• PROBLEM TO WORK ON:
The answer must be an exact copy of the lines from the top of the listing below through the line with "Rencontre de championnat", with no pictures.

• INFORMATION SHOWN:
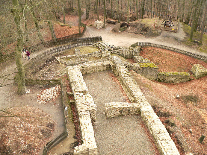 Ausgegrabene Fundamente der Burg Lichtenberg, Wirtschaftsgebäude, Kapelle, Torturm
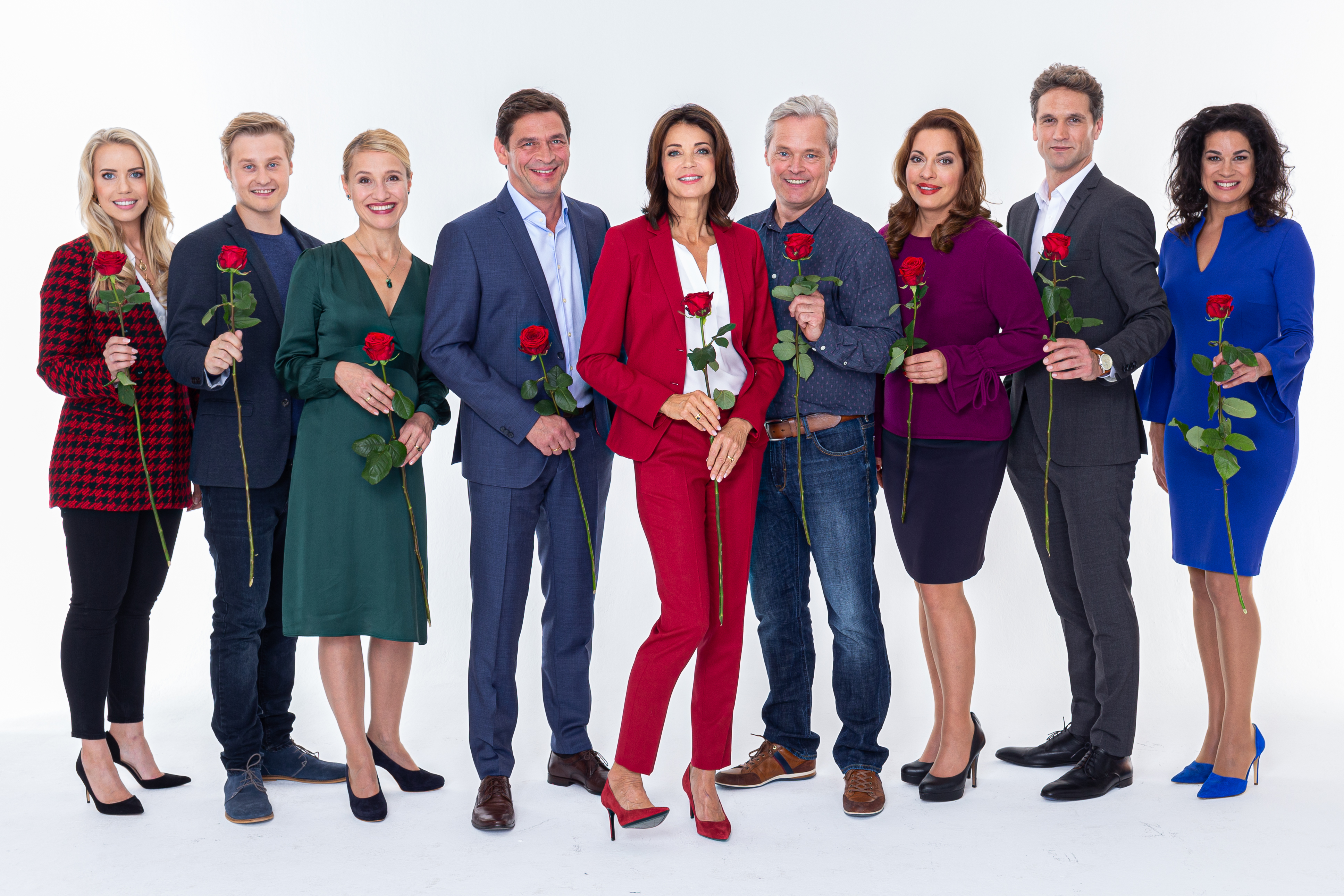 TV, ARD, Cast "Rote Rosen" Staffel 16; Gruppenfoto Hauptcast 16. Staffel
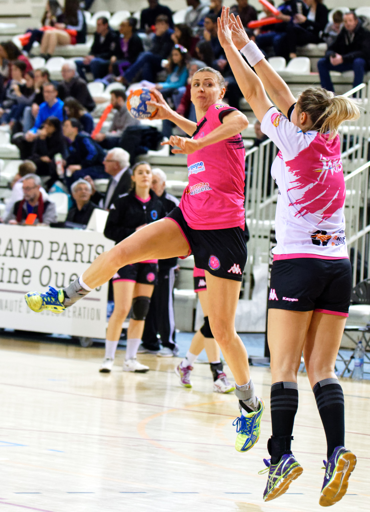 Rencontre de championnat entre Issy Paris Hand et Dijon. A Issy Les Moulineaux, le 5 mars 2016.
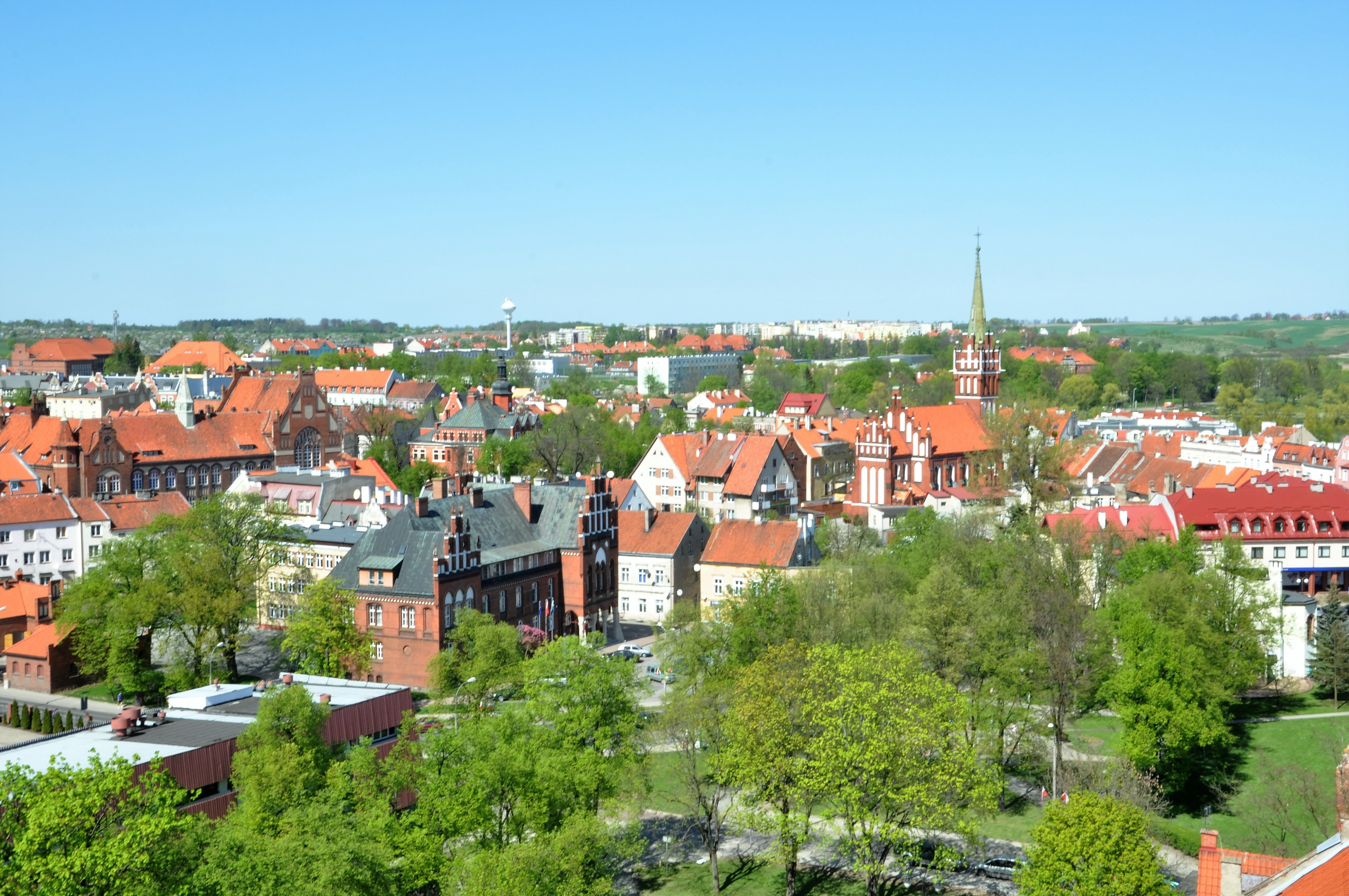 Kętrzyn, Stare Miasto - układ urbanistyczny z murami i obszarem 50 m, 1 poł. XIV; widok z wieży bazyliki św. Jerzego
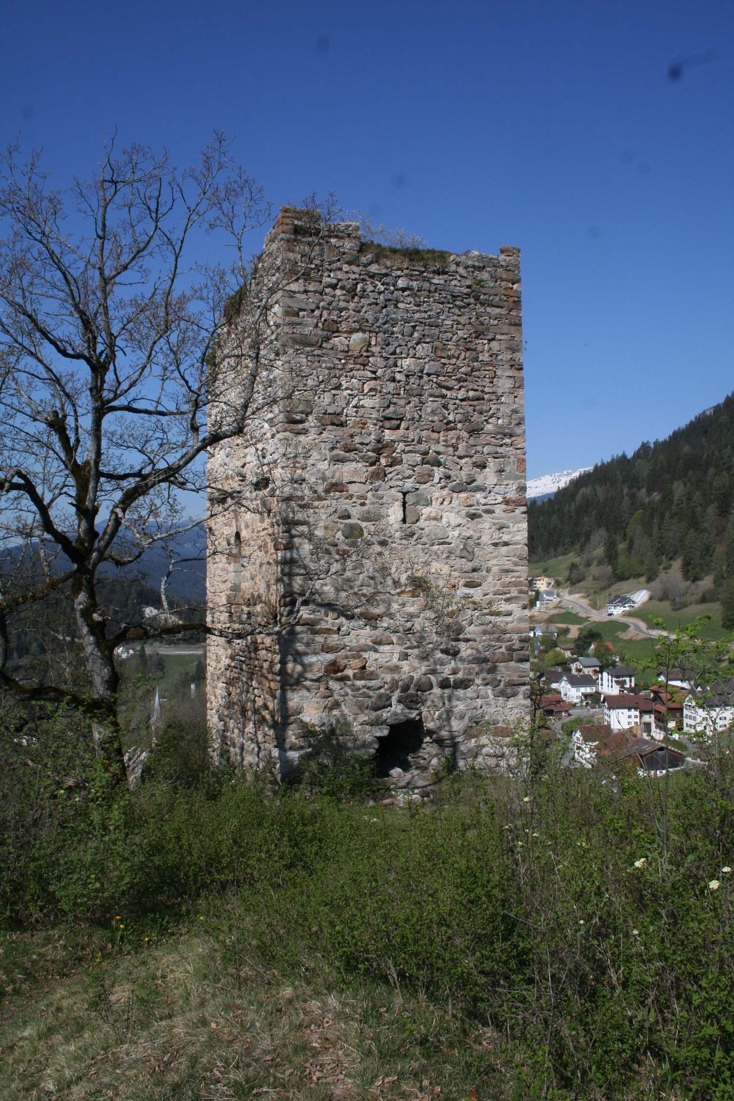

• YOUR SOLUTION:
 Ausgegrabene Fundamente der Burg Lichtenberg, Wirtschaftsgebäude, Kapelle, Torturm
 TV, ARD, Cast "Rote Rosen" Staffel 16; Gruppenfoto Hauptcast 16. Staffel
 Rencontre de championnat entre Issy Paris Hand et Dijon. A Issy Les Moulineaux, le 5 mars 2016.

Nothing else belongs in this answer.